_TASK DETAILS:_ Restate word for word the lines of the records below, starting at the line that contains "sample: Retinal organoid Rod and Cone cells" and ending at the line that contains "sample: Lung epithelial cells infected", with both of those lines included and nothing else.

[Records from a data collection]
++++++

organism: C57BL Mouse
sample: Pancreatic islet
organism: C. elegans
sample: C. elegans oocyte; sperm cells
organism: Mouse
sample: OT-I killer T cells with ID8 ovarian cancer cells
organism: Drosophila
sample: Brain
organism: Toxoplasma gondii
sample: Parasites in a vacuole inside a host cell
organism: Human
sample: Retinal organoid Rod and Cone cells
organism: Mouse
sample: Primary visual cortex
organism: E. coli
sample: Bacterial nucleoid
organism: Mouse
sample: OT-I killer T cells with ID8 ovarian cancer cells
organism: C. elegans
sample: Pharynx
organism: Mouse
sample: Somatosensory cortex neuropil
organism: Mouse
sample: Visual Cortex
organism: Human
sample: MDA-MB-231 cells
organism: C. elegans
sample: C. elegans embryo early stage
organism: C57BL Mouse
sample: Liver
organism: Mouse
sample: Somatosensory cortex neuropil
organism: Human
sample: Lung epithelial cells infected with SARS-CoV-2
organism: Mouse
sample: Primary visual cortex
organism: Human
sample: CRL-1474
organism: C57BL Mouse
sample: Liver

++++++

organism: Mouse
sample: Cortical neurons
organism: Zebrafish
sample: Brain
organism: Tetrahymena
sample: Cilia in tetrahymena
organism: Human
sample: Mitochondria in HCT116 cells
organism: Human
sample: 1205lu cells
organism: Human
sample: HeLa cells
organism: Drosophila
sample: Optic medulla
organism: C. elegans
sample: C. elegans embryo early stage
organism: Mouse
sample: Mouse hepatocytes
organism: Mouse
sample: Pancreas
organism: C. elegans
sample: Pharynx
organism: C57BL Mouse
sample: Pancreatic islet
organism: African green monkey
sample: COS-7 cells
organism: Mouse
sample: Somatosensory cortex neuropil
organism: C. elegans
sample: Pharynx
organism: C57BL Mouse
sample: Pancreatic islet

++++++

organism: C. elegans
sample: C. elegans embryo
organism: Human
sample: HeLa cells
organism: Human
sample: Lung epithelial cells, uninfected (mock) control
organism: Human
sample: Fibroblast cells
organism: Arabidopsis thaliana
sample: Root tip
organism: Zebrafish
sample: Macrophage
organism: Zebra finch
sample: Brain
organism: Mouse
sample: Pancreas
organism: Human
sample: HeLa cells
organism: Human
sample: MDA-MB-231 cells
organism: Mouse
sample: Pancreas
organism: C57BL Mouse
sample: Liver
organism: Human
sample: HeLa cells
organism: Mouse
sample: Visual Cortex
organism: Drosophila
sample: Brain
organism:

++++++

_FINAL ANSWER:_
sample: Retinal organoid Rod and Cone cells
organism: Mouse
sample: Primary visual cortex
organism: E. coli
sample: Bacterial nucleoid
organism: Mouse
sample: OT-I killer T cells with ID8 ovarian cancer cells
organism: C. elegans
sample: Pharynx
organism: Mouse
sample: Somatosensory cortex neuropil
organism: Mouse
sample: Visual Cortex
organism: Human
sample: MDA-MB-231 cells
organism: C. elegans
sample: C. elegans embryo early stage
organism: C57BL Mouse
sample: Liver
organism: Mouse
sample: Somatosensory cortex neuropil
organism: Human
sample: Lung epithelial cells infected with SARS-CoV-2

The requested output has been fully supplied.